Using this architecture, a single processing unit can be implemented in 20 equivalent logic gates, and a register unit in 30 gates. Implemented in 0.13um, 512 processing units and 16 I/O units were placed inside 1mm<sup>2</sup> of the die.



Fig. 3. Vector multiplication structure



Fig. 4. Example vector multiplication data streams

#### 4. VECTOR MULTIPLICATION

Vector multiplication using the processing unit is shown in Fig. 3. Because each processing unit can implement a multiply-and-add operation, N units are used to multiply an N-sized vector. In the example case, it takes 4 units. A full matrix multiplication requires  $N^2$  units to complete.

Fig. 4 shows an excerpt of the one-bit stream operation, where the variables are designated on the left and operations on the right of the waveforms.

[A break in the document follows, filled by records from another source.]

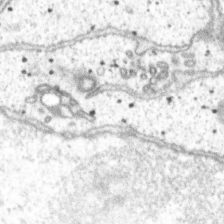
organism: Human
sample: HeLa cells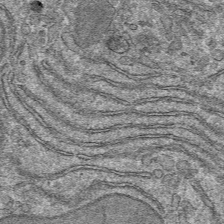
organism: Mouse
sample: Mouse hepatocytes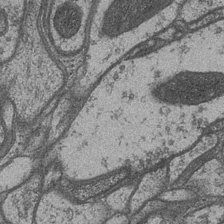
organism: Drosophila
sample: Optic medulla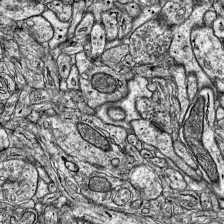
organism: Mouse
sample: Visual Cortex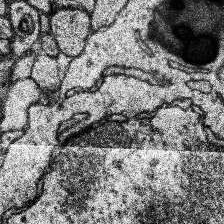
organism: Human
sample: Temporal Lobe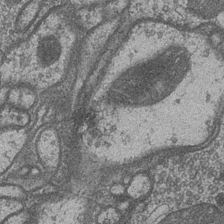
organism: Drosophila
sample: Optic medulla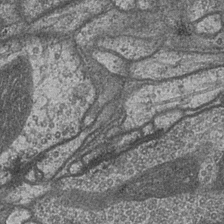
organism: Drosophila
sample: Optic medulla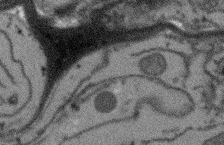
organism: Arabidopsis thaliana
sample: Root tip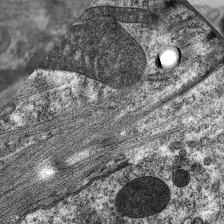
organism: C. elegans
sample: Pharynx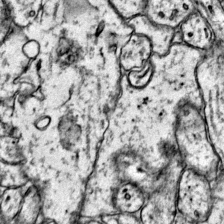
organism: Mouse
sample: Primary visual cortex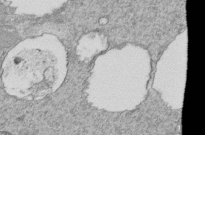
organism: Tetrahymena
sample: Cilia in tetrahymena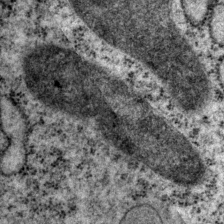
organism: P. pacificus
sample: Pharynx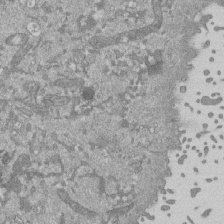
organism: Mouse
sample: ED-1 cell nuclei; centrioles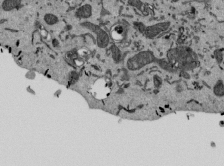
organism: Mouse
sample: ED-1 cell nuclei; centrioles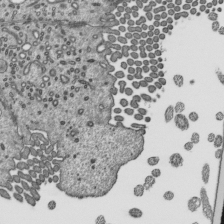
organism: Mouse
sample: Mouse epididymis efferent ductule cilia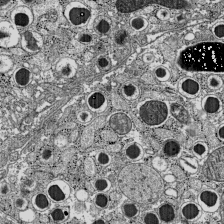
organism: C57BL Mouse
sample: Pancreatic islet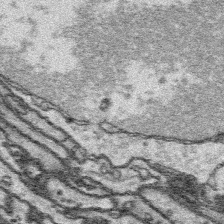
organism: Platynereis dumerilii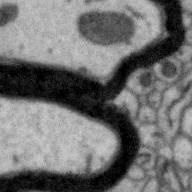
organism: Zebra finch
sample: Brain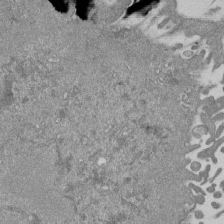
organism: Mouse
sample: ED-1 cell nuclei; centrioles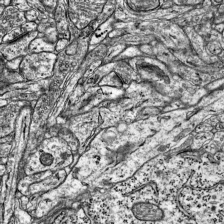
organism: Mouse
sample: Visual Cortex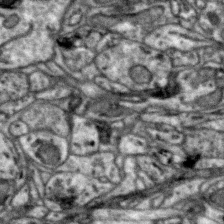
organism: Zebra finch
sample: Brain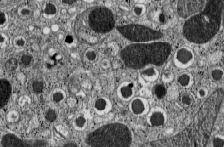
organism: C57BL Mouse
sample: Pancreatic islet

To avoid overflow, an average function is used in place of add, resulting in:

$$c_0 = \frac{t_0 \times x_{00} + t_1 \times x_{10} + t_2 \times x_{20} + t_3 \times x_{30}}{4}$$
(5)



Fig. 5. Test array structure implemented in 0.13um CMOS

#### 5. HARDWARE IMPLEMENTATION

The first processing array is implemented in 0.13um technology. The test structure is illustrated in Fig. 5, and consists of an 8x8 cell array, 64 I/O registers, and 32 IO ports. The structure has 512 available processing units.

The number of IO ports is pin limited. There are 16 dedicated input ports and 16 output ports. The remaining periphery registers are routed back into the opposite side of the array, as shown in Fig. 5, to increase routability and cell utilization in the test structure.

The system clock is limited to below 300MHz. Although the on-chip PLL and simulated circuits are capable of higher frequencies, the limit is exercised to ensure testability.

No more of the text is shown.